Institute of Biostatistics and Clinical Research, University of Münster, Münster, Germany.
Department of Pediatric Oncology and Hematology, University Hospital Cologne, Cologne, Germany.
Biom J. 2024 Oct;66(7):e202300181. doi: 10.1002/bimj.202300181.

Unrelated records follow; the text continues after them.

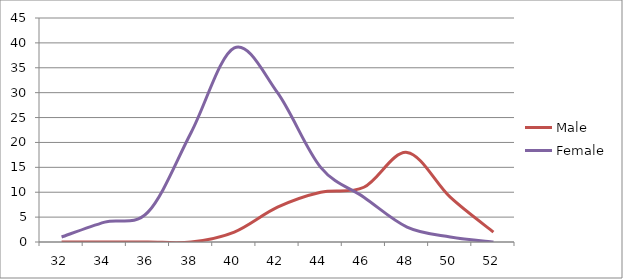
| Category | Male | Female |
|---|---|---|
| 32.0 | 0 | 1 |
| 34.0 | 0 | 4 |
| 36.0 | 0 | 6 |
| 38.0 | 0 | 22 |
| 40.0 | 2 | 39 |
| 42.0 | 7 | 30 |
| 44.0 | 10 | 15 |
| 46.0 | 11 | 9 |
| 48.0 | 18 | 3 |
| 50.0 | 9 | 1 |
| 52.0 | 2 | 0 |
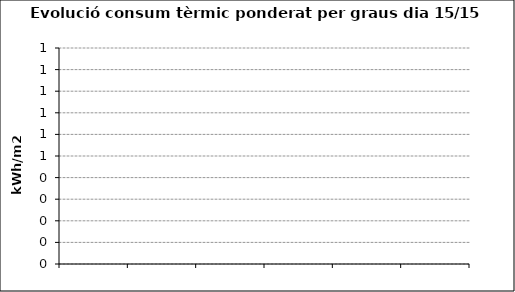
| Category | Consum tèrmic (kWh/m2) |
|---|---|
| 0 | 0 |
| 1 | 0 |
| 2 | 0 |
| 3 | 0 |
| 4 | 0 |
| 5 | 0 |
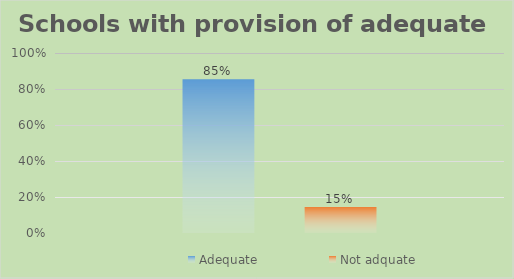
| Category | Adequate | Not adquate |
|---|---|---|
| 0 | 0.855 | 0.145 |
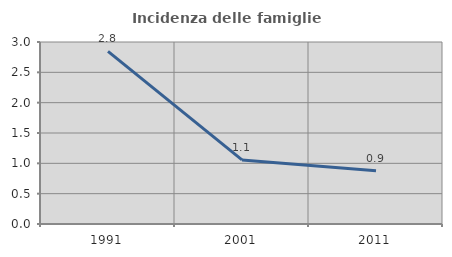
| Category | Incidenza delle famiglie numerose |
|---|---|
| 1991.0 | 2.844 |
| 2001.0 | 1.056 |
| 2011.0 | 0.877 |
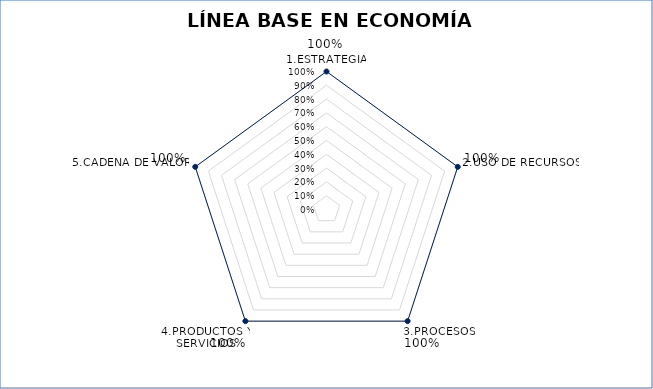
| Category | Series 0 |
|---|---|
| 1.ESTRATEGIA | 1 |
| 2.USO DE RECURSOS | 1 |
| 3.PROCESOS | 1 |
| 4.PRODUCTOS Y SERVICIOS | 1 |
| 5.CADENA DE VALOR | 1 |
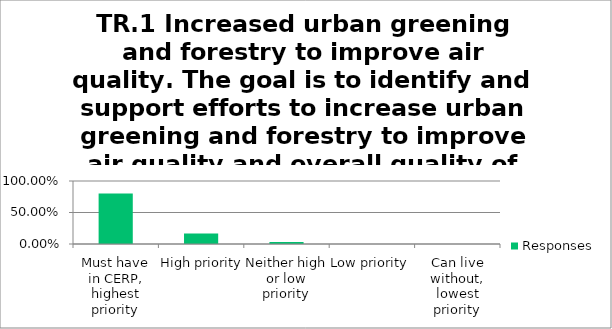
| Category | Responses |
|---|---|
| Must have in CERP, highest priority | 0.8 |
| High priority | 0.167 |
| Neither high or low priority | 0.033 |
| Low priority | 0 |
| Can live without, lowest priority | 0 |
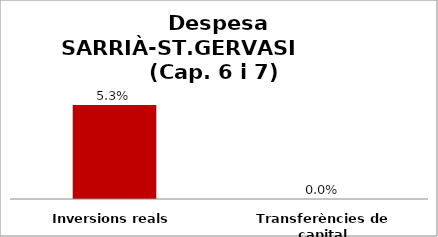
| Category | Series 0 |
|---|---|
| Inversions reals | 0.053 |
| Transferències de capital | 0 |
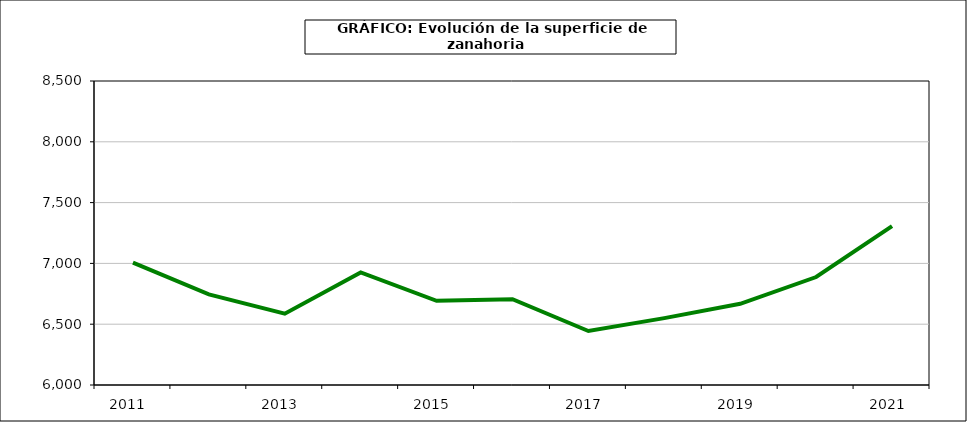
| Category | superficie |
|---|---|
| 2011.0 | 7006 |
| 2012.0 | 6745 |
| 2013.0 | 6586 |
| 2014.0 | 6926 |
| 2015.0 | 6692 |
| 2016.0 | 6705 |
| 2017.0 | 6444 |
| 2018.0 | 6550 |
| 2019.0 | 6668 |
| 2020.0 | 6888 |
| 2021.0 | 7307 |

The analysis of multiple time-to-event outcomes in a randomized controlled clinical trial can be accomplished with existing methods. However, depending on the characteristics of the disease under investigation and the circumstances in which the study is planned, it may be of interest to conduct interim analyses and adapt the study design if necessary. Due to the expected dependency of the endpoints, the full available information on the involved endpoints may not be used for this purpose. We suggest a solution to this problem by embedding the endpoints in a multistate model. If this model is Markovian, it is possible to take the disease history of the patients into account and allow for data-dependent design adaptations. To this end, we introduce a flexible test procedure for a variety of applications, but are particularly concerned with the simultaneous consideration of progression-free survival (PFS) and overall survival (OS). This setting is of key interest in oncological trials. We conduct simulation studies to determine the properties for small sample sizes and demonstrate an application based on data from the NB2004-HR study.
在随机对照临床试验中,对多个时依结局进行分析可以使用现有的方法来完成。然而,根据所研究疾病的特征和研究计划的情况,进行中期分析并在必要时调整研究设计可能会很有意义。由于终点的预期依赖性,可能无法充分利用涉及的终点的全部可用信息来实现此目的。我们通过将终点嵌入多状态模型来解决这个问题。如果该模型是马尔可夫的,则可以考虑患者的疾病史并允许进行数据依赖的设计调整。为此,我们为各种应用引入了灵活的检验程序,但特别关注同时考虑无进展生存期(PFS)和总生存期(OS)。这种设置在肿瘤学试验中至关重要。我们进行模拟研究以确定小样本量的性质,并基于 NB2004-HR 研究的数据展示一个应用示例。